# Aluminum boat restoration question



## Cola Boy (Mar 26, 2011)

I am looking to restore an aluminum boat, and my question is the following: Once I have all the old paint removed, what type of primer can I use, and where is it available? I am aware of the two part kit that is sold at West Marine, but it only covers 450sqft and is $80. Anyone ever use the self-etching primer in a spray can, and is the same stuff available in a can to use with my own sprayer?


----------



## SHO-NUFF (May 30, 2011)

Google "BLP" paints in Mobile. They closed the Pensacola store, but have one in Daphne close to the Bass Pro Shop right off the Interstate. 

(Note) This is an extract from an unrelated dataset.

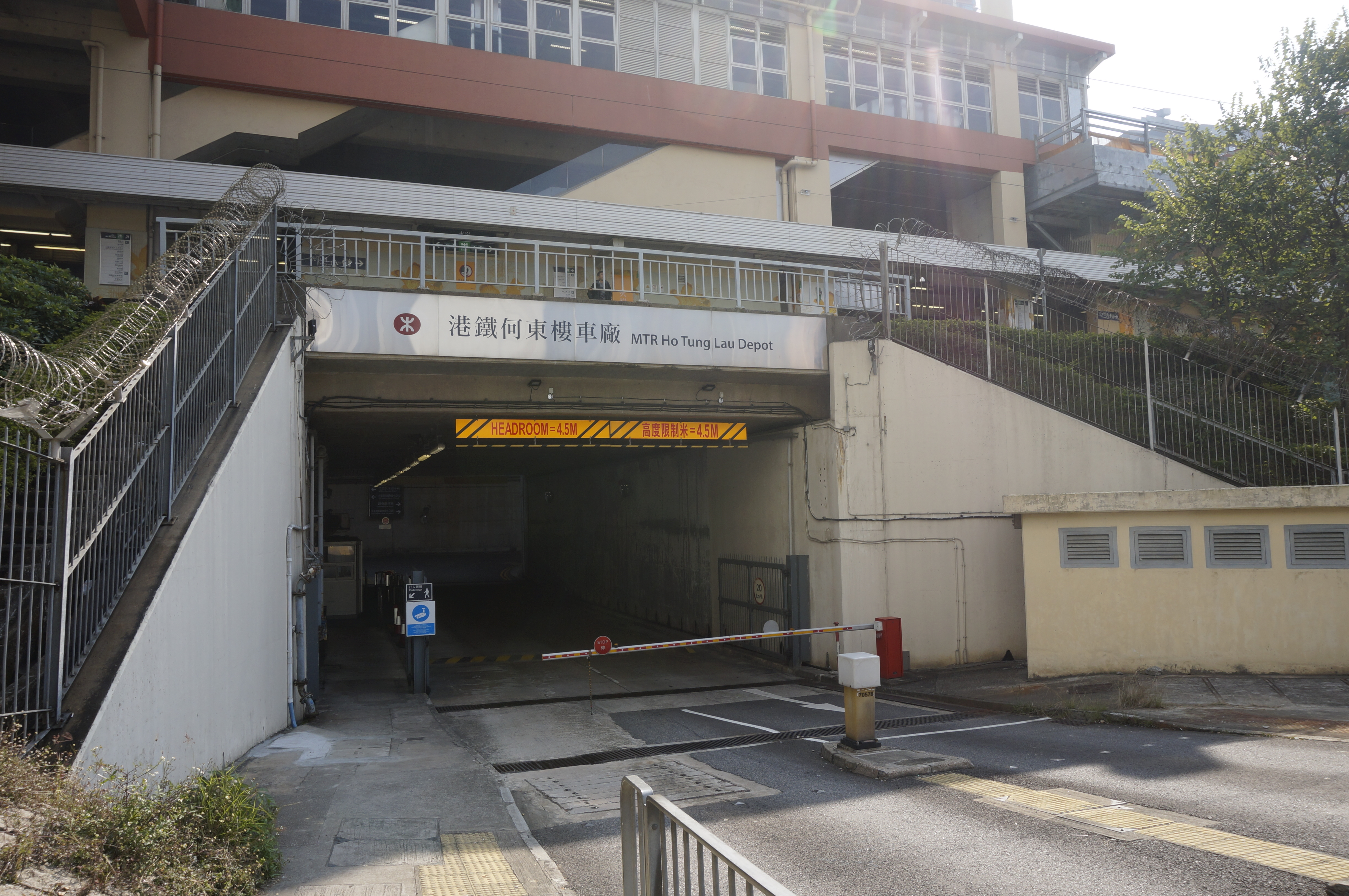 何東樓車廠出入口

I restored an old V-hull Jon boat a few years back and used the green self etching primer and a polyurethane topcoat called "Mothane". It has held up way better than expected from heavy saltwater use, sprayed well, and I half-assed prepping the boat.
I bought a gallon of Mothane in a white base color and they gave me black tint I mixed to make a grey color for the inside, and blue tint make a baby blue for the outside.
Its cheap too! Primer, paint and activator was about 65 bucks for all of it.


----------



## Badbagger (Apr 27, 2011)

tinboats.net - a wealth of info and endless reading


----------



## Big Mikes Fiberglass (Sep 23, 2008)

Automotive Painter Supply, located on Pace Blvd. in Pensacola. Phone number is 434-7655 will have everything that you need and will be able to answer any questions that you may have.

Hope this helps,
Big Mike
www.bigmikesfiberglass.com
850-206-4499


----------



## Cola Boy (Mar 26, 2011)

Thanks for the replies. Gonna check out what was posted. :thumbsup:


----------



## brtc (Dec 12, 2011)

I posted an aluminum rebuild in the flounder gigging section. The thread is Alumacraft 1436 gigging build. It may help a little. I used the spray self etching primer, I stripped it with aircraft stripper all the way to the bare aluminum. It took over two weeks to sand it, but it came out looking great in my opinion. If you have any questions, I'll try to help.

http://www.pensacolafishingforum.com/f32/alumacraft-1436-gigging-build-129565/


----------